For now, though, in­vestors have been bask­ing in the up­side. Cor­po­rate prof­its are back on the up­swing, which drove stock prices higher around the world, and per­sist­ing low in­ter­est rates helped push bond funds.

The largest mu­tual fund by as­sets, and one that’s the cen­ter­piece of many re­tire­ment port­fo­lios, closed out its sev­enth-straight quar­ter of gains. Van­guard’s To­tal Stock Mar­ket In­dex fund re­turned 3.1 per­cent for the three months through Thurs­day.

Here’s a look at some of the trends that shaped the sec­ond quar­ter for fund in­vestors. All per­for­mance fig­ures are for the three months through Thurs­day:

■ Any­thing grow­ing quickly, or with the po­ten­tial to do so, was hot.

The econ­omy is still stuck in a lack­lus­ter pace, and its growth down­shifted to 1.4 per­cent in the first three months of the year from 2.1 per­cent in last year’s fi­nal quar­ter. With strong growth scarce, in­vestors bid up the stocks that are ca­pa­ble of pro­vid­ing it.

Tech­nol­ogy com­pa­nies are ex­pected to have some of the strong­est gains in earn­ings this year. Not only are busi­nesses look­ing to use tech­nol­ogy to im­prove their pro­duc­tiv­ity, but con­sumers are also mak­ing it an in­creas­ing part of their daily lives. That helped earn­ings for tech com­pa­nies in the S&P 500 soar more than 20 per­cent in the first quar­ter, and tech­nol­ogy stock funds re­turned an av­er­age of 6.4 per­cent over the past three months.

Funds that fo­cus on growth stocks more broadly, in­clud­ing those in the health care and other in­dus­tries, were also strong. Large-cap growth stock funds re­turned 4.9 per­cent, for ex­am­ple, vs. 1.8 per­cent for large-cap value stock funds.

■ For­eign stock funds were pop­u­lar.

U.S. stocks have been the world’s lead­ers for years. But more dol­lars have re­cently flowed into funds fo­cused on stocks out­side U.S. bor­ders.

That’s partly be­cause for­eign stocks’ strug­gles in re­cent years mean stocks from Europe and emerg­ing mar­kets don’t look as ex­pen­sive as their U.S. coun­ter­parts. Growth in cor­po­rate prof­its for com­pa­nies around the world is also back on the rise.

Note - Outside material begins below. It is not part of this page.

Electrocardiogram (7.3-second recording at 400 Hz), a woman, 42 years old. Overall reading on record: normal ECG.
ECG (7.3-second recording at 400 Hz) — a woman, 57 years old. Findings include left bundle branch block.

A resur­gence for the euro and other cur­ren­cies against the dol­lar last quar­ter like­wise boosted for­eign stocks. It meant each euro rise in a French stock’s price was worth more in dol­lar terms than be­fore.

The most pop­u­lar type of for­eign stock fund, those that hold a mix of large-cap stocks, re­turned an av­er­age of 5.9 per­cent. That’s more than dou­ble the 2.8 per­cent for their U.S. coun­ter­parts.

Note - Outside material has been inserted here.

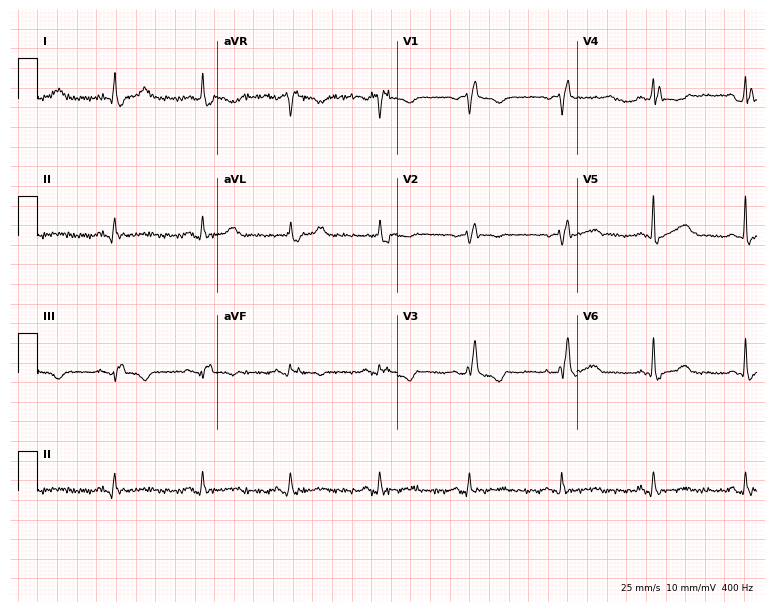
Resting 12-lead electrocardiogram. Patient: a male, 72 years old. The tracing shows right bundle branch block (RBBB).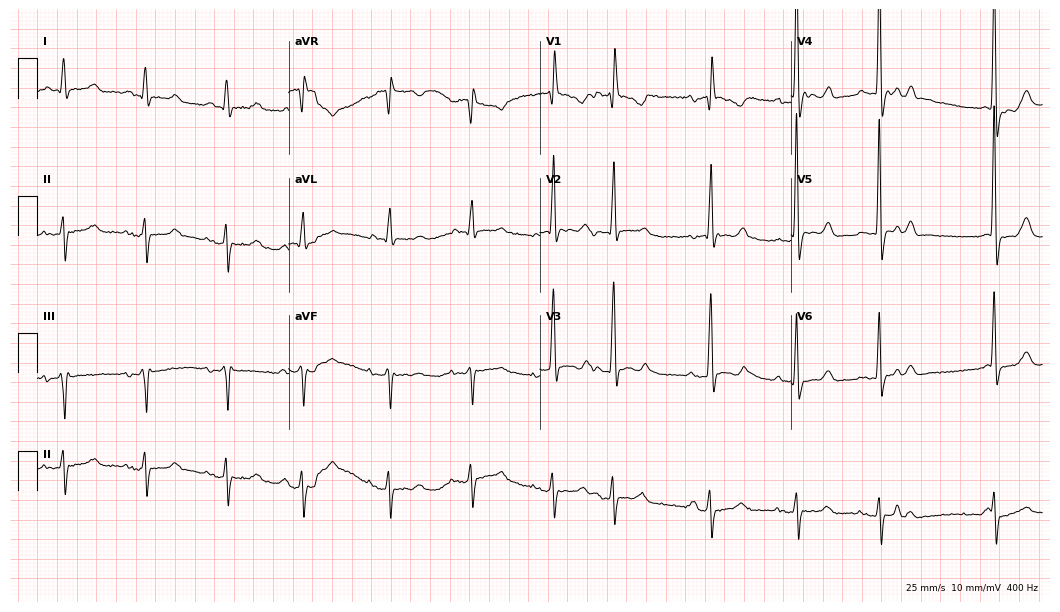
Standard 12-lead ECG recorded from a male, 84 years old. None of these six findings is recorded: first-degree AV block, right bundle branch block (RBBB), left bundle branch block (LBBB), sinus bradycardia, atrial fibrillation (AF), sinus tachycardia.

In­vestors have seen the split in per­for­mance and moved their money in pur­suit of it. Dur­ing May, for ex­am­ple, in­vestors plugged nearly $36 bil­lion into for­eign stock mu­tual funds and ex­change-traded funds. At the same time, they with­drew $3.1 bil­lion from U.S. stock funds, ac­cord­ing to Morn­ingstar.

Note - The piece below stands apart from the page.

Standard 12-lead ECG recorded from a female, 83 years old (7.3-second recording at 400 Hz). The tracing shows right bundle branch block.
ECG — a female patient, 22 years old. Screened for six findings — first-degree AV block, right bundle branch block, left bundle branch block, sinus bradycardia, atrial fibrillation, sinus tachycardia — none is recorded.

■ Bond funds still aren’t dead.

Com­ing into the year, the ex­pec­ta­tion was for bond funds to strug­gle badly.

In­ter­est rates were on the rise be­cause of ex­pec­ta­tions of faster eco­nomic growth and in­fla­tion. And ris­ing rates mean price drops for the bonds sit­ting in the port­fo­lios of bond funds.

But in­fla­tion re­mained low and eco­nomic growth re­mains mod­est.

That helped drive the most pop­u­lar cat­e­gory of bond funds, ones that own in­ter­me­di­ate-term bonds, to an av­er­age re­turn of 1.6 per­cent over the pre­vi­ous three months. They’ve done bet­ter than that just four times in the past 17 quar­ters.

■ Com­mod­ity funds were out­liers.

Among the rel­a­tively few losers last quar­ter were funds that fo­cus on oil and other com­modi­ties.

The price of crude con­tin­ues suf­fer from es­ti­mates that wells around the world are pro­duc­ing more oil than cus­tomers need. Crude dropped be­low $43 per bar­rel in late June, down from roughly $50 a year ago.

Funds that own en­ergy stocks lost an av­er­age of 12.1 per­cent, and ex­change-traded funds that try to track the price of crude had sim­i­lar drops.

Ex­change-traded funds that track gold also lost ground as low in­fla­tion dulled the ap­peal of the metal as an in­vest­ment. The SPDR Gold Trust, which trades un­der the sym­bol “GLD,” slipped 0.9 per­cent.